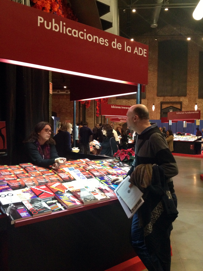 Feria del libro teatral en Madrid 6 de noviembre de 2015
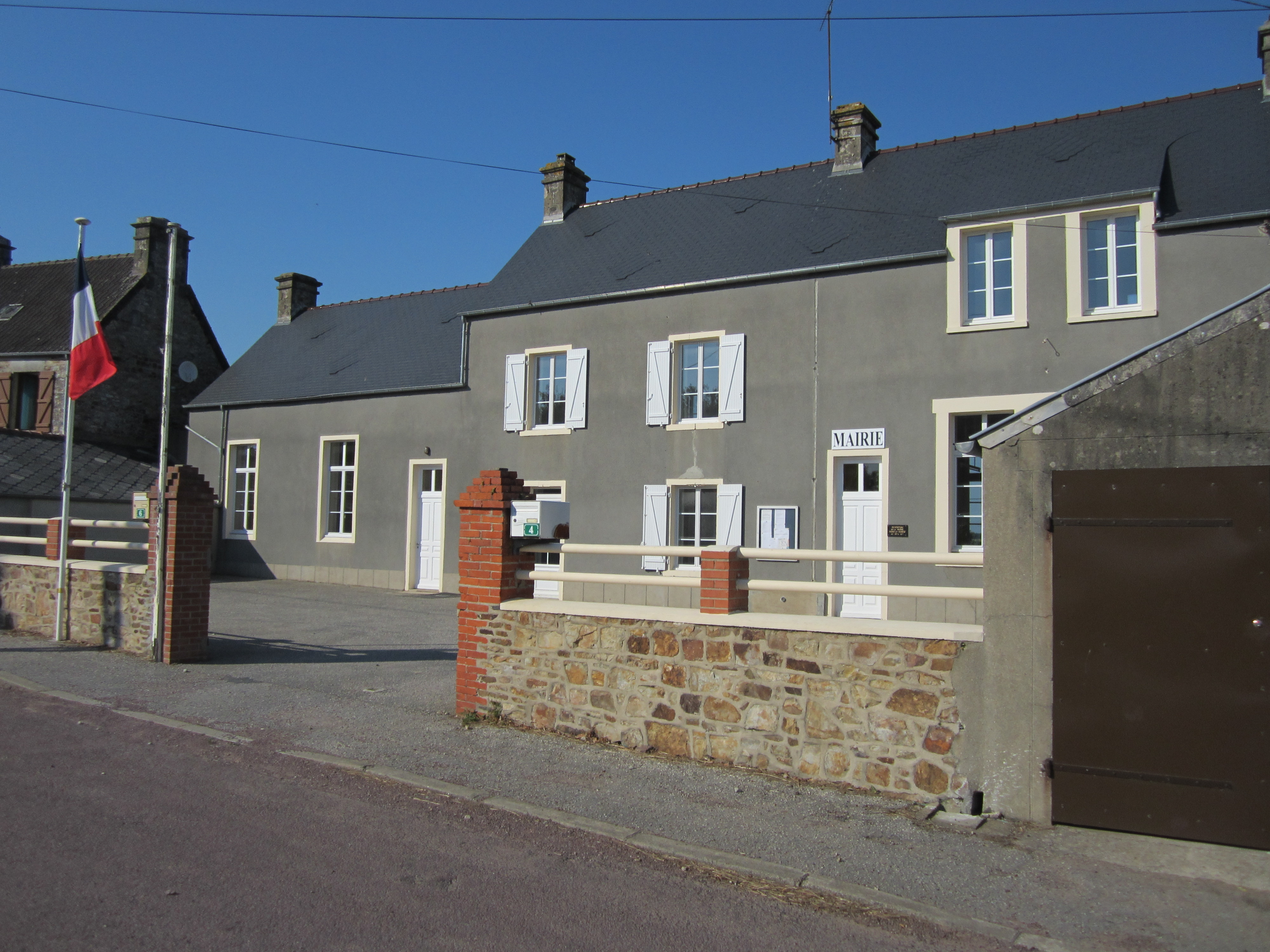 Fierville-les-Mines, Manche
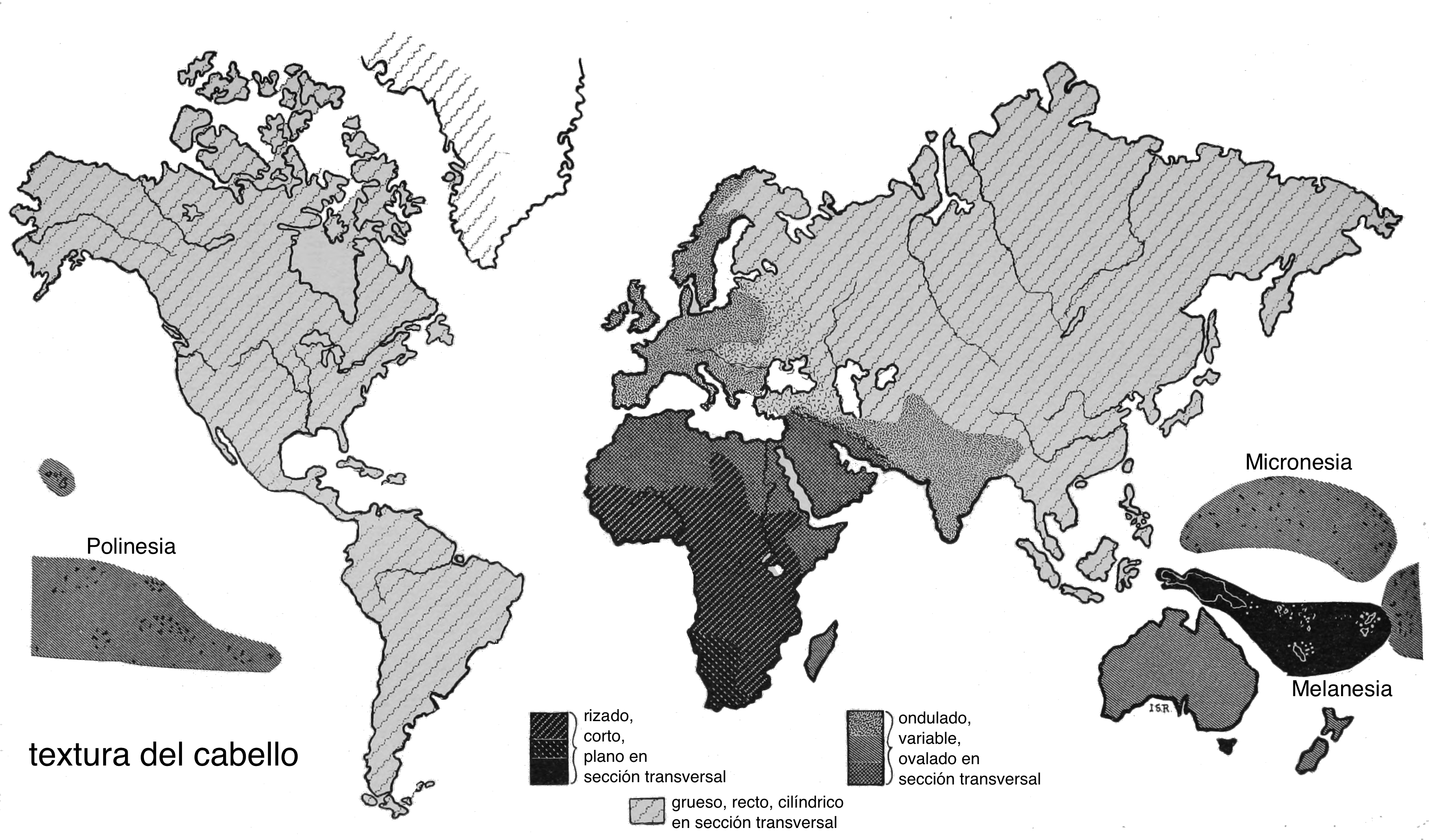 Este mapa es un mapa de la textura del cabello humano que se tradujo de inglés.versión original en inglés

--- TO DO ---
Reproduce the listing exactly, images omitted.

--- EXERCISE SOLUTION ---
 Feria del libro teatral en Madrid 6 de noviembre de 2015
 Fierville-les-Mines, Manche
 Este mapa es un mapa de la textura del cabello humano que se tradujo de inglés.versión original en inglés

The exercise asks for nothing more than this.